Bug #20608
closedHash#find always allocates each iterated pair
Description
Hey there!
Recently I ran into this sharp edge in Hash#find
:
puts RUBY_DESCRIPTION
def allocated_now = GC.stat(:total_allocated_objects)
dummy_hash = 10_000.times.each_with_index.to_h
before_allocs = allocated_now
dummy_hash.any? { |k, v| }
puts "Allocated #{allocated_now - before_allocs} for #{File.read(__FILE__).lines[__LINE__-2]}"
before_allocs = allocated_now
dummy_hash.each { |k, v| }
puts "Allocated #{allocated_now - before_allocs} for #{File.read(__FILE__).lines[__LINE__-2]}"
before_allocs = allocated_now
dummy_hash.find { |k, v| }
puts "Allocated #{allocated_now - before_allocs} for #{File.read(__FILE__).lines[__LINE__-2]}"
before_allocs = allocated_now
dummy_hash.any? { |k| }
puts "Allocated #{allocated_now - before_allocs} for #{File.read(__FILE__).lines[__LINE__-2]}"
Result:
ruby 3.4.0preview1 (2024-05-16 master 9d69619623) [x86_64-linux]
Allocated 0 for dummy_hash.any? { |k, v| }
Allocated 0 for dummy_hash.each { |k, v| }
Allocated 10002 for dummy_hash.find { |k, v| }
Allocated 10000 for dummy_hash.any? { |k| }
That is, while Hash#any?
, Hash#each
, etc avoid doing any allocations during iteration, Hash#find
does not hit the rb_block_pair_yield_optimizable
=> each_pair_i_fast
fast path, and so is massively costly compared to the others.
This is very surprising, as I'd expect a find
to have a comparable cost to any?
(and I ended up redoing some code to avoid find).
Also while experimenting a bit, it was surprising to me that the allocation optimization only kicks in when |k, v|
are declared, and thus .any? { |k| }
is also more expensive.
Updated by mame (Yusuke Endoh) 5 months ago
As you've probably noticed from reading the source, there is no Hash#find
method.

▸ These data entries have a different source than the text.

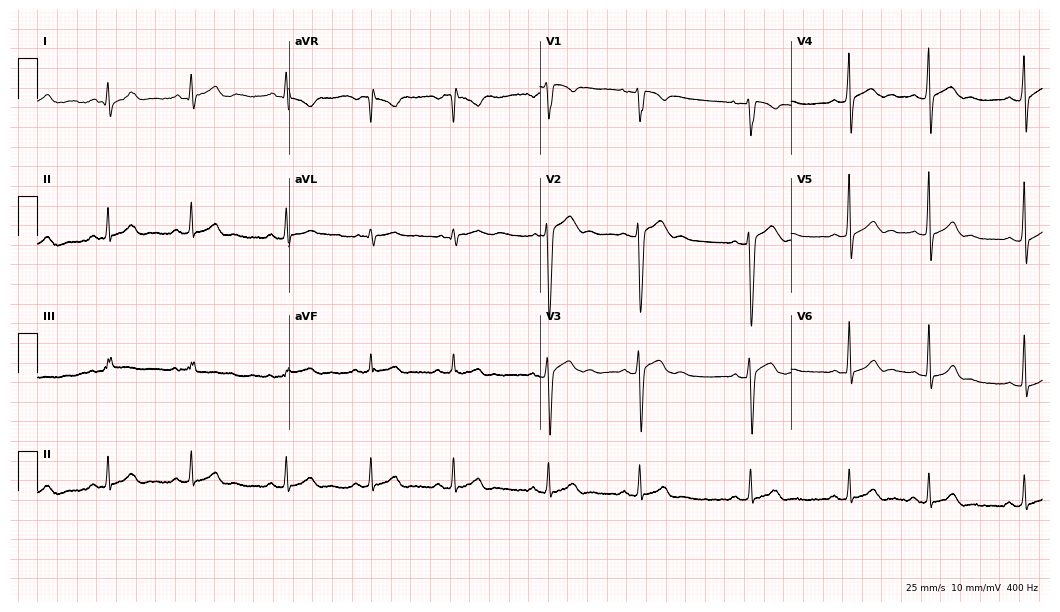
12-lead ECG from a 19-year-old male (10.2-second recording at 400 Hz). Recorded interpretation: within normal limits.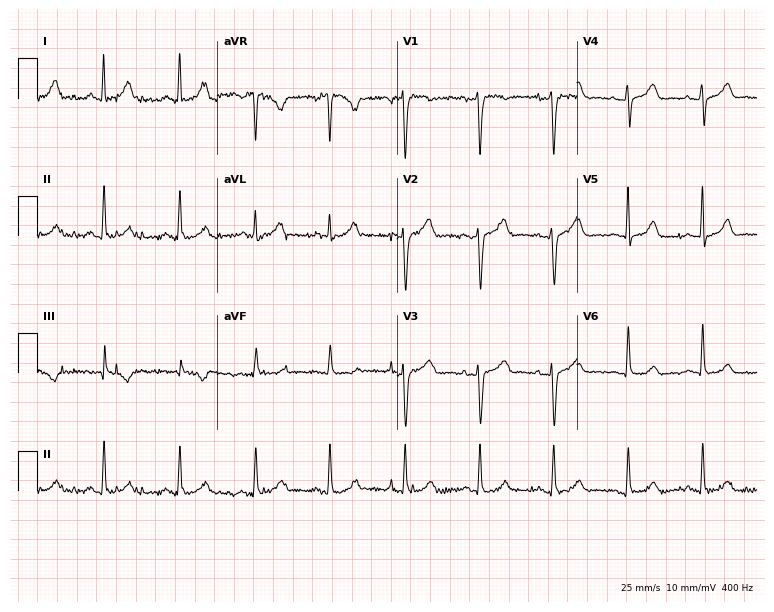
ECG (7.3-second recording at 400 Hz) — a female, 40 years old. Labelled as a normal ECG.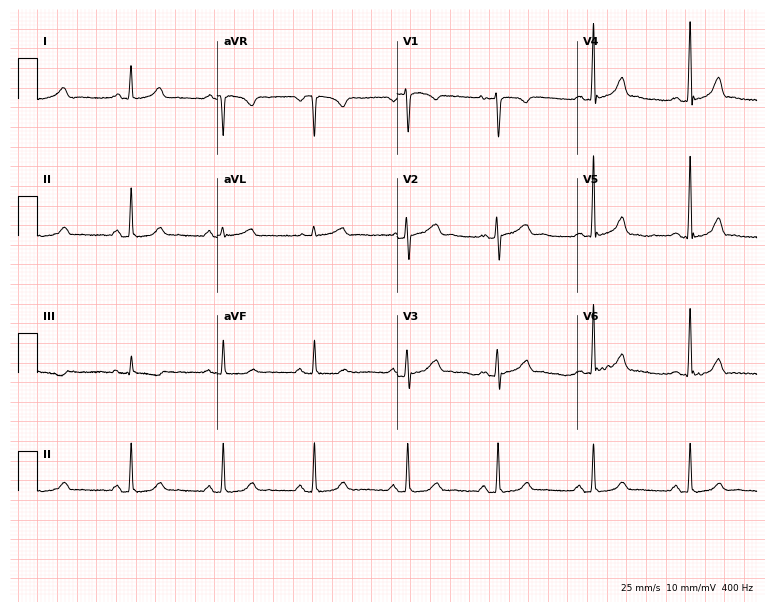
Resting 12-lead electrocardiogram. Patient: a female, 30 years old. Read as a normal ECG.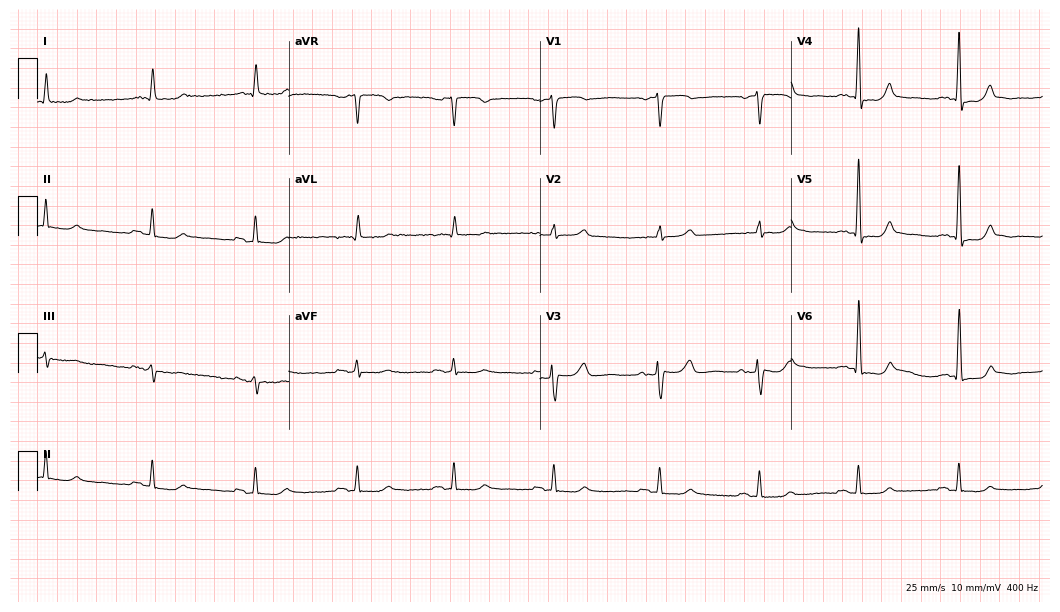
Resting 12-lead electrocardiogram (10.2-second recording at 400 Hz). Patient: a 74-year-old female. None of these six findings is recorded: first-degree AV block, right bundle branch block, left bundle branch block, sinus bradycardia, atrial fibrillation, sinus tachycardia.

Enumerable#find
is. It cannot know that #each
yields a two-element array, so it is not easy to optimize it.
We could define Hash#find method as a faster special version of Enumerable#find. I personally don't like the idea of manually copying many Enumerable methods into Hash...
I was rather surprised that there is a Hash#any?
. Even though there is no Hash#all?
. If the consistency is an issue, a simple fix to this "bug" would be to remove Hash#any?
.
Updated by ivoanjo (Ivo Anjo) 5 months ago
I personally don't like the idea of manually copying many Enumerable methods into Hash...
It is indeed annoying. On the good side, they could be implemented with Ruby code -- e.g. implementing find
using any?
. This would even open up the way YJIT to even optimize some of these methods (?).
If the consistency is an issue, a simple fix to this "bug" would be to remove Hash#any?.
Please no 😅! Unless I'm mistaken, Hash#any?
is the only method in Hash
that allows the iteration to be stopped mid-way (without having to raise or throw). If that was removed, then it would be even harder to iterate Hash
to find something + stop when it's found without allocating extra memory.
Updated by mame (Yusuke Endoh) 5 months ago
- Assignee set to ko1 (Koichi Sasada)
- Status changed from Open to Assigned
I have prototyped a patch that delays the array allocation of multiple arguments for Enumerable#find
, #any?
etc.
https://github.com/ruby/ruby/pull/11110
$ ./miniruby bench.rb
ruby 3.4.0dev (2024-07-05T17:35:30Z lazy-alloc-of-bloc.. 264a1d8810) [x86_64-linux]
Allocated 1 for dummy_hash.any? { |k, v| }
Allocated 1 for dummy_hash.each { |k, v| }
Allocated 5 for dummy_hash.find { |k, v| }
Allocated 10000 for dummy_hash.any? { |k| }
Enumerable#find
, #all?
, etc. no longer allocate an Array as long as the predicate block returns falsy. However, there is a cost of calling #each
method, so the performance would be slightly less than direct implementation like Hash#any?.
This patch introduces a flag for ifunc. I'm not sure if this issue is worth the complexity. @ko1 (Koichi Sasada) What do you think?
Updated by mame (Yusuke Endoh) 5 months ago
- Status changed from Assigned to Closed
I merged https://github.com/ruby/ruby/pull/11110.
Updated by ivoanjo (Ivo Anjo) 5 months ago
Amazing, thank you!